For images of Liskeard Union Workhouse, built 1937-9 to designs by Scott & Moffatt, including a postcard from around 1915 see workhouses.org.uk 

‘Many workhouses also had a small isolation hospital placed close to the main building. Few are dated, including Falmouth of 1871, and that at Bodmin could be 1842. They have a standard arrangement of two wards flanking a central duty room or set of central rooms, and all are uniformly plain. Some may by chance respect the 40-foot cordon sanitaire that was required by at least 1892, but they probably all date from before about 1880. It is interesting to compare them with Suffolk, where the only isolation hospitals associated with workhouses respected the quarter-mile cordon required for smallpox hospitals, and none was recognised closer to the workhouse except at Semer.’

‘Apart from these workhouse examples, surviving isolation hospitals were prominently absent from the cornish landscape, and one of the two that we did manage to find was occupied by such a desperate character that we did not approach too closely. …’

‘The Cornish cottage hospitals were frankly disappointing, for they had been savagely treated by enlargements. A curiously high proportion had a main range and cross-wings type of plan, or appearance, for the plans did not always accord with the outside. Our greatest joy was to discover that the Falmouth hospital, built in 1894 and replaced by a new building on a new site in 1930, survived intact and unaltered…’

Images of Falmouth Hospital, designed by H. C. Rogers and built with funds from J. Passmore Edwards can be seen on the web site passmoreedwards.org.uk  

‘Two hospitals, at Redruth and St Austell, and been established with the needs of accident-prone miners in mind, but the buildings told us nothing about these needs.’

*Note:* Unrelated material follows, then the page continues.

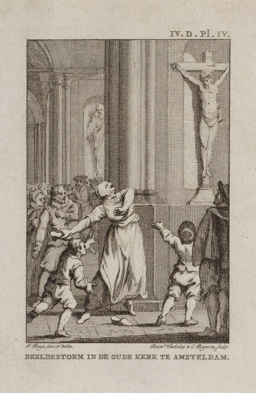 Beschrijving Beeldenstorm in de Oude Kerk te Amsteldam Beeldenstorm in de Oude Kerk. Datering voorstelling:1566. Techniek: gravure. Documenttype prent Vervaardiger Buys, Jacobus (1724-1801) Bogerts, C. (1745-1817) Vinkeles, R. (Reinier ; 1741-1816) Collectie Collectie Stadsarchief Amsterdam: tekeningen en prenten Datering 1790 ca. Geografische naam Oudekerksplein Gebouw Oude Kerk Inventarissen Afbeeldingsbestand 010097007251

‘Cornwall has a large number of ports, and had a corresponding number of Port Sanitary Authorities in the late 19th century. In general they provided makeshift hospitals of no size, and only a fragment of the Falmouth hospital, which also served the local urban population, was discovered. Fowey, constituted in 1886, had a corrugated iron building with a duty room and four beds by 1899; it got its water from a nearby spring, and although last used about 1920 it was still being maintained in 1943.  The Truro hospital was near the centre of the town and has not survived. Perhaps because the provision in the county was so small the Truro workhouse was converted into a 110-bed isolation hospital in 1940, mainly for the benefit of evacuees. We did not notice any evidence of pest-houses to either explain or supplement this poor provision of isolation hospitals.’